また現在、VR技術を採り入れる企業は消費者の関心をかき立てることができるため、競合他社も採用し、一層採用率が高まるようになるはずだと、米投資ファンド、パーマネント・ポートフォリオのポートフォリオ・マネージャーのマイケル・クッジョーノ氏はロイターに語っている。「セカンドライフ」の時のようなちょっとしたバブルが発生するのかもしれない。

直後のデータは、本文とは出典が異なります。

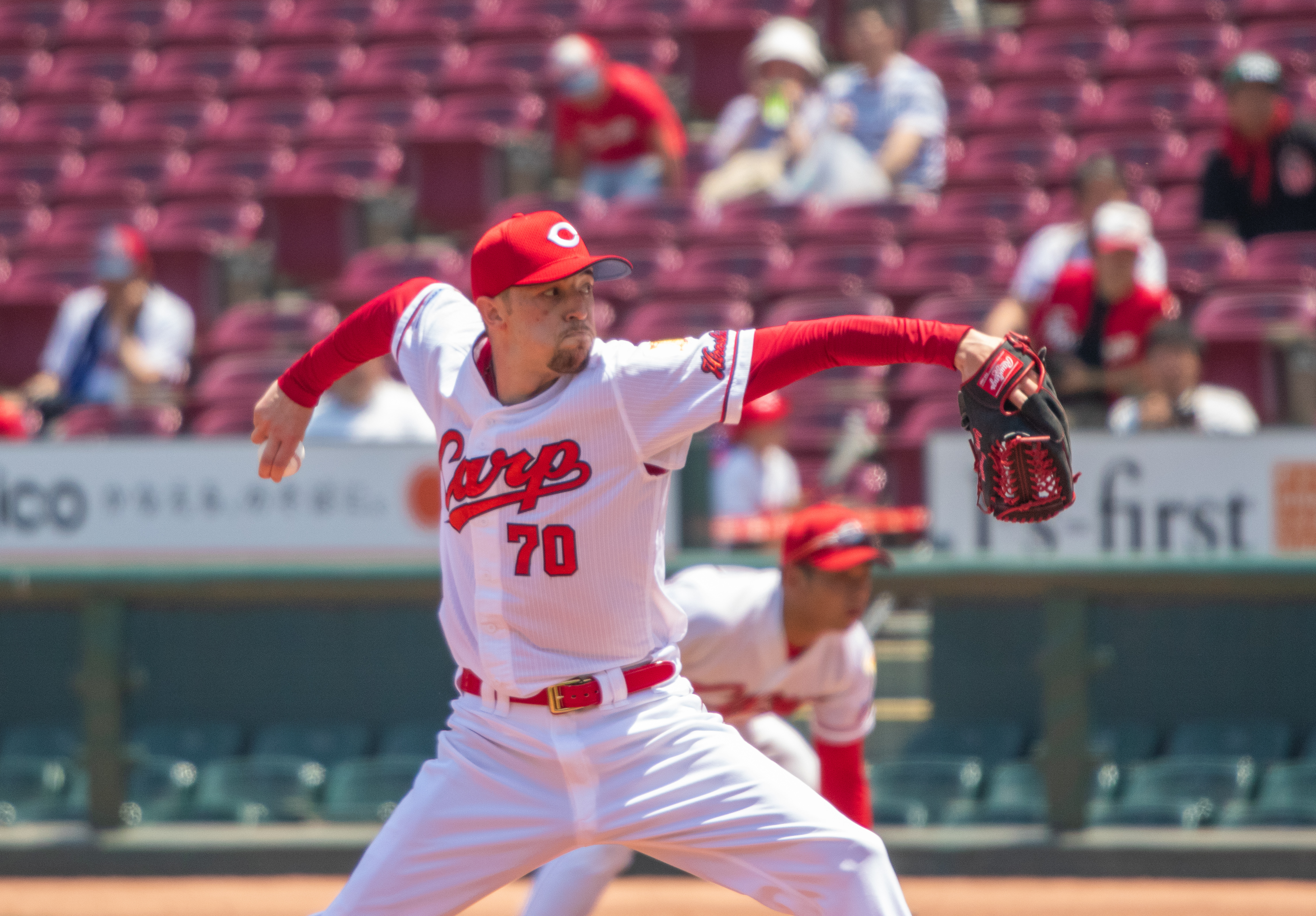 2019/5/25 マツダスタジアム

◆中国ではVR市場が4年以内に9000億円規模に成長との予想
ビジネスにVRを導入することによる発展の可能性、またVRが開く新市場への期待感は、中国で大きいようだ。ブルームバーグは市場調査会社カナリスが今年3月に公表した予測について伝えているが、それによると、VRヘッドセット(サムスンの「Gear VR」やGoogleの「Cardboard」は含まない)の世界全体での年内の出荷数は約630万台に上るが、そのうち40%が中国への出荷になるという。驚くべき予測だ。また中国のモバイルインターネット調査会社iiMedia Researchによると、昨年15億元(約251億円)規模だった中国のVR市場は、2020年までに550億元(約9223億円)規模に達する見通しだという(ブルームバーグ)。

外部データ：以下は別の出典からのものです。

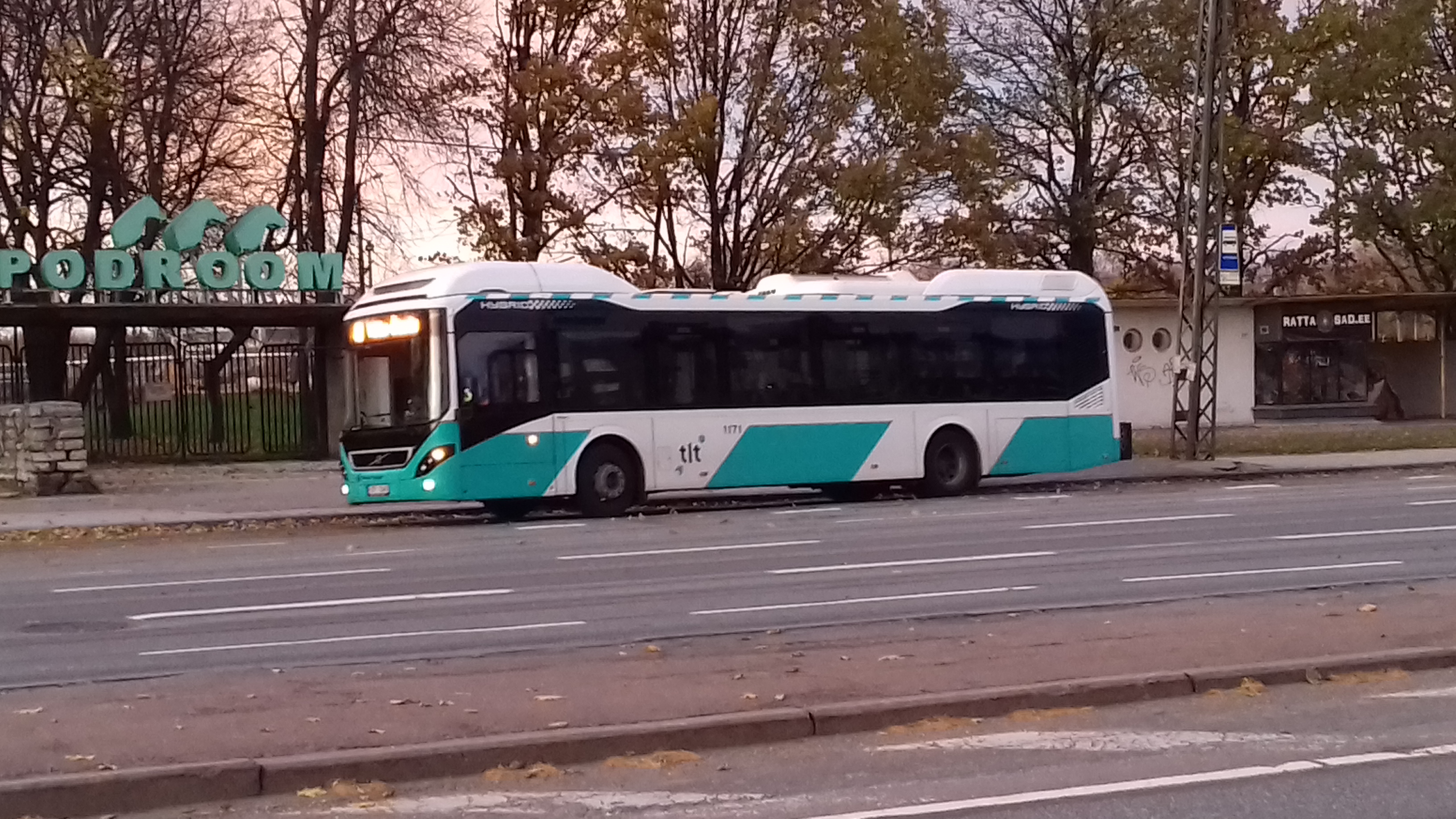 43 Bussilin Hipodroomi peatusel Paldiski maanteel

中国は、輸出・製造業主体の経済から、内需・サービス主導の経済へと転換を図っている。ブルームバーグは、習近平国家主席はイノベーションならびに、重工業への依存度引き下げによって、減速している経済を支えようとしている、と語る。そういったなか、中国のインターネット企業大手3社(バイドゥ、アリババ、テンセント)は、国内のVR関連スタートアップ企業に投資を行っているという。バイドゥ傘下の動画サイト「iQiyi(愛奇芸)」によると、中国のVR産業では少なくとも200社のスタートアップ企業が活動しているという。
中国では動画のストリーミングが普及しているため、VRの最初期の有望分野はオンライン動画だとブルームバーグは語っている。当局のデータによると、中国では約5億400万人が普段からストリーミングサイトを使用しているという。なお、中国のインターネット利用者は2015年末時点で6億8800万人に及んだ。中国国務院工業情報化部(工業和信息化部)によると、没入型の動画とゲームが最初に成熟するVR産業になる可能性があるという。
アリババはある研究報告書で、VR産業が成熟したあかつきには、あらゆる娯楽コンテンツのうち約4割をVRが占めるだろうと発表したが、それがいつ頃の話になるかは示していない(ブルームバーグ)。
またアリババはVRを使用したショッピング環境を開発中とのことだ。
◆VRの幅広い利用法
BBCは、4人の識者へのインタビューによって、VRの幅広い用途をスケッチしている。VRが提供する没入型の将来性から利益を受けつつあるのは、ゲーマーばかりではない、とBBCは語る。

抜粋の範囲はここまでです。